COVID 19 With US for The Foreseeable Future

When Are People With Covid 19 Infectious?

Is COVID-19 going to be with us “for the foreseeable future”? Yes, it is going to be and the World Health Organisation has shared the fact that the world must accept that COVID-19 is with us for the foreseeable future”, even if it is possible to end the acute phase of the pandemic this year.

The WHO has come up with such a statement when the world reported 100 cases every three seconds and the loss of someone to Covid 19 every 12 seconds. Noting that it is still “dangerous to assume that Omicron will be the last variant, or that we are in the endgame of the pandemic, WHO Director General Dr Tedros Adhanom Ghebreyesus said “globally, the conditions are ideal for more variants to emerge.”  He said this exactly two years and a day since he declared the deadly virus a public health emergency of international concern.

EMERGENCY PHASE

WHO’s top European official Dr Hans Kluge said that although the SARS-COV-2 crisis was far from over, he was “hopeful” of seeing the end of the “emergency phase in 2022.

“While Omicron appears to cause much less severe disease than Delta, we are still seeing a rapid rise in hospitalizations, due to the sheer number of infections,” said Kluge. “This is in addition to a Delta burden that has not entirely passed, and also to the high number of incidental admissions. Fortunately, hospitalizations with Omicron result much less frequently in intensive care unit admission. As predicted, most people needing intensive care across the region are unvaccinated.”

FUTURE-PROOFING

In an appeal, Tedros said that top priorities of the governments should be to stop future health threats from taking hold and causing such massive disruption to “health systems, economies and societies the world over. To do this, all States should promote health and wellbeing, “preventing disease by addressing its root causes”, he said.

On tackling the coronavirus specifically, Tedros urged better management of acute respiratory diseases.

UNDER-REPORTED DEATHS

Two years into the pandemic, with almost 350 million cases reported and more than 5.5 million deaths – numbers known to be an “underestimate” , Tedros insisted that many other measures needed to be implemented to protect the most vulnerable. “Learning to live with COVID cannot mean that we give this virus a free ride,” he noted. “It cannot mean that we accept almost 50.000 deaths a week, from a preventable and treatable disease.

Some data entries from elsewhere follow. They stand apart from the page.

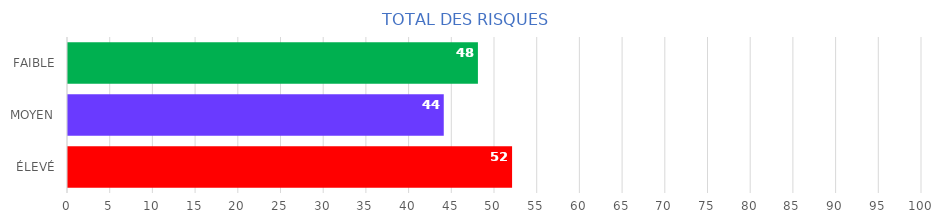
| Category | Series 1 | Series 0 |
|---|---|---|
| ÉLEVÉ | 52 | 52 |
| MOYEN | 44 | 44 |
| FAIBLE | 48 | 48 |
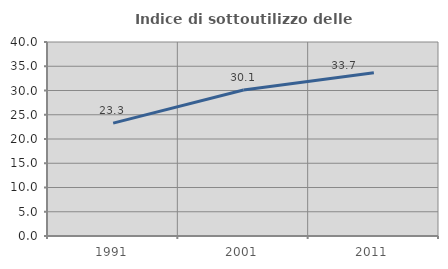
| Category | Indice di sottoutilizzo delle abitazioni  |
|---|---|
| 1991.0 | 23.279 |
| 2001.0 | 30.106 |
| 2011.0 | 33.662 |
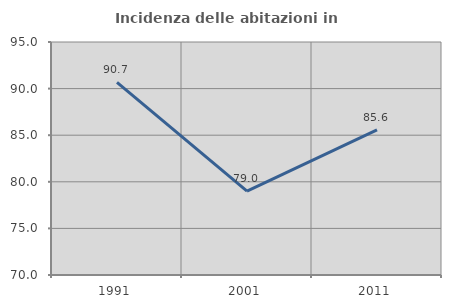
| Category | Incidenza delle abitazioni in proprietà  |
|---|---|
| 1991.0 | 90.678 |
| 2001.0 | 78.992 |
| 2011.0 | 85.577 |
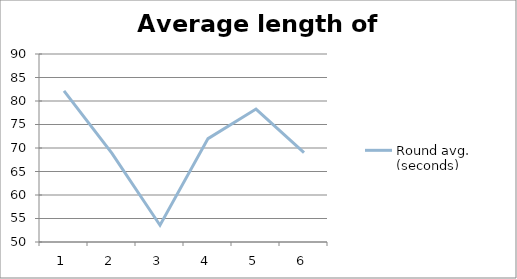
| Category | Round avg. (seconds) |
|---|---|
| 0 | 82.143 |
| 1 | 68.857 |
| 2 | 53.571 |
| 3 | 72 |
| 4 | 78.286 |
| 5 | 69 |

It cannot mean that we accept an unacceptable burden on our health systems, when every day, exhausted health workers go once again to the front line.”

Repeating his call for all countries to vaccinate 70 per cent of their populations to help bring an end to the acute phase of the pandemic, the WHO Director General said that 86 States across all regions had been unable to reach last year’s target of vaccinating 40 per cent of their populations.

VACCINE HAVE-NOTS

More than 30 countries, mostly in Africa and the Eastern Mediterranean – have not vaccinated even 10 per cent of their populations and 85 per cent of people in Africa have yet to receive a single dose of vaccine. While vaccines remain a key part of the COVID-19 exit strategy, Tedros re-emphasised the importance of equitable access to diagnostics, oxygen and antivirals, too. Much better testing and sequencing of the virus was also needed, the WHO chief explained to track the virus closely, and monitor the emergence of new variants”. On a positive note, Tedros insisted that progress was being made to tackle long-running treatment disparities, thanks to the UN-partnered COVAX initiative, which had delivered its one billionth dose just a week ago, and which had also shipped more vaccines in the past 10 weeks than in the previous 10 months combined”.